▶ _Task description_: From the entries below, copy exactly the lines from the one that contains "Naginatajutsu no 5°" through the one that contains "Entrada do Edifício", both included, and only those.
--- Supplied data Enclosed Below ---
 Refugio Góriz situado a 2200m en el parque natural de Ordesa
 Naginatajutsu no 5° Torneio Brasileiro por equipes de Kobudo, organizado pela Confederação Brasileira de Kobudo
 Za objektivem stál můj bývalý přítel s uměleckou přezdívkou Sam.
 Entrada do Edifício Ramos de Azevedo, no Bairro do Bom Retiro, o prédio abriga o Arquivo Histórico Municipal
--- End of Enclosed Supplied data ---
--- Supplied data Enclosed Below ---
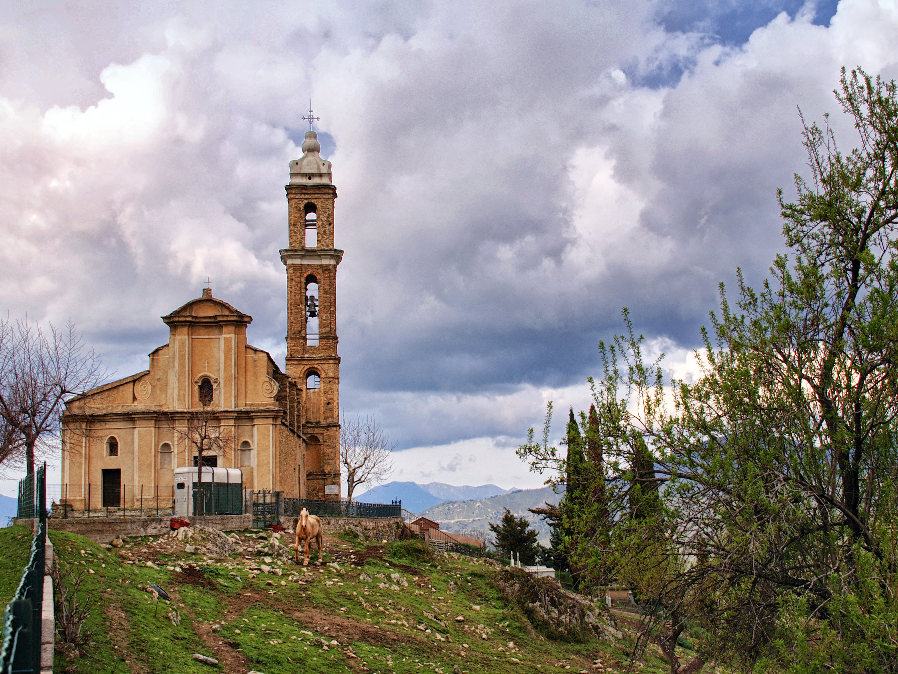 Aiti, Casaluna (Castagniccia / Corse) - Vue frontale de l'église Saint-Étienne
--- End of Enclosed Supplied data ---
--- Supplied data Enclosed Below ---
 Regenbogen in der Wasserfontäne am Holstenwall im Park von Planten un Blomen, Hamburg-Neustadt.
--- End of Enclosed Supplied data ---
▶ _Answer to this exercise_:
 Naginatajutsu no 5° Torneio Brasileiro por equipes de Kobudo, organizado pela Confederação Brasileira de Kobudo
 Za objektivem stál můj bývalý přítel s uměleckou přezdívkou Sam.
 Entrada do Edifício Ramos de Azevedo, no Bairro do Bom Retiro, o prédio abriga o Arquivo Histórico Municipal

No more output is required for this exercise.